Schwanitz erneut Sportlerin des Jahres

Nckarsulm - 34. Ehrung der Stadt im Kultursaal der Ballei

Von Ute Plückthun

Schwanitz erneut Sportlerin des Jahres
Fleiß, Ausdauer und Disziplin: Stolz präsentieren die erfolgreichen Athleten ihre Goldmedaillen.Foto: Ute Plückthun

Neckarsulm - Höflicher Applaus folgte einem kurzen Moment der überraschten Stille, nachdem Oberbürgermeister Joachim Scholz die Neckarsulmer Sportlerin des Jahres verkündet hatte: Zum vierten Mal wurde Christina Schwanitz der Ehrentitel der Stadt Neckarsulm zuteil.

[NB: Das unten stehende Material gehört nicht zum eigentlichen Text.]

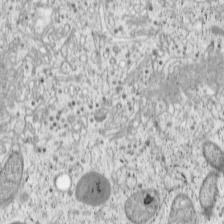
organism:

"Es hätte viele gegeben, die den Preis verdient hätten, es kann aber nur einen Titelträger geben", sagte Scholz und unterstrich sein Verständnis für die gebürtige Sächsin Schwanitz, die nach Unstimmigkeiten mit Coach Peter Ogiolda und erfolgloser Trainersuche in Baden-Württemberg den Entschluss gefasst hatte, der Stadt Neckarsulm im November den Rücken zu kehren. Sie wurde in Dresden fündig, wo sie nun im Wurfkader gemeinsam mit anderen Hochleistungssportlern trainiert.

Förderung

"Es ist nachvollziehbar, wenn jemand da hingeht, wo er besser unterstützt wird", sagte Scholz. Seine Kritik galt dem Land Baden-Württemberg, das sich im Rahmen der Konkurrenzfähigkeit engagierter im Umgang mit Spitzensportlern zeigen sollte: "Es kann nicht sein, dass Baden-Württemberg den Länderfinanzausgleich mitfinanziert und andere mit unseren Mitteln eine bessere Sportförderung betreiben."

"Mehr kann ein Sportler kaum erreichten", lobte Leichtathletikchef Richard Bauder die Kugelstoßerin, die 2001 zum SV Neckarsulm gekommen war und seit 2004 vordere Plätze bei zahlreichen nationalen und internationalen Wettkämpfen belegt hatte. In diesem Jahr wurde sie Erste bei den Baden-Württembergischen Meisterschaften, Dritte bei den Deutschen Meisterschaften und Zwölfte bei der Weltmeisterschaft in Berlin. 2004, 2005 und 2008 hatten sie die Neckarsulmer zur Sportlerin des Jahres gewählt. War sie einen Tag zuvor während der Vereinsweihnachtsfeier dabei, konnte sie in der Ballei wegen neuer Verpflichtungen nicht anwesend sein.

Insgesamt 108 Sportler wurden in der Ballei ausgezeichnet, 19 davon mit Goldmedaillen. Hatte Scholz bei der Feier 2008 am Barren sein Können zeigen müssen, kam er in diesem Jahr glimpflich davon: Im Ring stellten die Mitglieder der Boxabteilung ihre Fitness bei Seilspringen und erschwerten Liegestützen unter Beweis, zeigten punktgenaue Treffsicherheit bei der sogenannten Pratzenarbeit und Schnelligkeit bei kurzen Schaukämpfen.

Der Oberbürgermeister unterstrich, dass Sport weitaus mehr sei als die Förderung von sportlicher Leistung: "Hier werden Aufgaben übernommen, die teilweise in den Familien nicht mehr wahrgenommen werden." Richtung, Wertmaßstäbe und einen guten Umgang mit Erfolg und Misserfolg würden hier vermitteln. In Bezug auf die jugendliche "Problemgruppe" habe die Stadt erste Kontakte mit der Boxabteilung aufgenommen.

Scholz versprach, 2010 Lösungen für die Fußballer und die Schwimmer zu finden, die zu Recht nach einer Verbesserung ihrer Situation riefen. Die Stadt habe die Sportvereine mit zwei Millionen Euro jährlich unterstützt. "Wir werden das auch im kommenden Jahr in gleicher Weise tun", so der OB.

Gesprächsforum

Der Sportkreisvorsitzende Klaus Ranger zeigte sich aufgrund der demographischen Entwicklung "froh, dass der Prozess der Sportentwicklungsplanung in Neckarsulm begonnen hat". Da 2011 alle örtlichen Vereine mit dem Landeskinderturnfest stark gefordert seien, schlug er als zentrales Gesprächsforum die Gründung eines Neckarsulmer Stadtverbands für Sport vor.